▸ DATA LISTING

********************

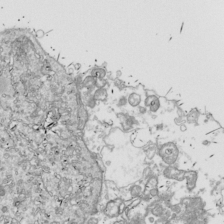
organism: Drosophila
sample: Cell division; meiosis; drosophila spermatocytes
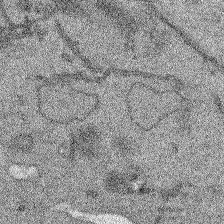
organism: Human
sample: HeLa cells
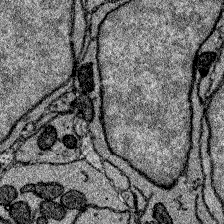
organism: Zebrafish
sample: Larval olfactory bulb
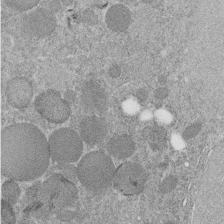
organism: C. elegans
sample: C. elegans embryo early stage
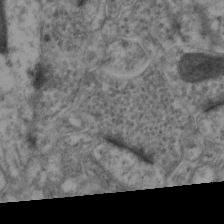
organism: Mouse
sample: Neocortex
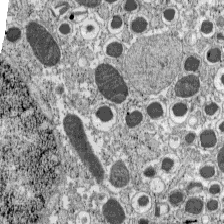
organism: C57BL Mouse
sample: Pancreatic islet
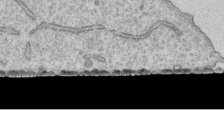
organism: Human
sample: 1205lu cells

********************

▸ WHAT IS NEEDED
Except for the pictures, write the data out exactly.

▸ THE COMPLETED TASK
organism: Drosophila
sample: Cell division; meiosis; drosophila spermatocytes
organism: Human
sample: HeLa cells
organism: Zebrafish
sample: Larval olfactory bulb
organism: C. elegans
sample: C. elegans embryo early stage
organism: Mouse
sample: Neocortex
organism: C57BL Mouse
sample: Pancreatic islet
organism: Human
sample: 1205lu cells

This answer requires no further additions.